Honestly, the whole identity thing seems kind of inelegant. Why define yourself as the kind of person who does thing X rather than just... doing X? It seems like the latter gets more done with less baggage. In software we've had a storied history constructing elaborate definitions of types of things, and many developers now believe that just expecting certain behaviour, rather than a certain type identity, is a faster and more flexible way to work. In a sense I think identity is similar to happiness: an indirect, consequential property that we've started trying to manipulate directly. Maybe we would be better off if we just got rid of it.

That said, Gollwitzer found at least some benefit to identity goals, and regardless we're probably stuck with our particular set of mental quirks for the forseeable future. The one thing I would say to that is that we can definitely decide what gets to be part of our identity.

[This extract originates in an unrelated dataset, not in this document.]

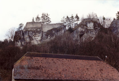 Burg Wolfsberg, Ruine vom Ort aus gesehen

In which case I would suggest that a good identity is like a good type system: minimal. Maybe you don't need running or fishing or medicine to be your identity, with all their attendant risk of having external factors define your identity.

Perhaps a better way to approach your identity would be to just prune things away until you find the parts of yourself you'd never want to change. That is, instead of defining your identity as things you do, whittle it down to just the essential elements of your character.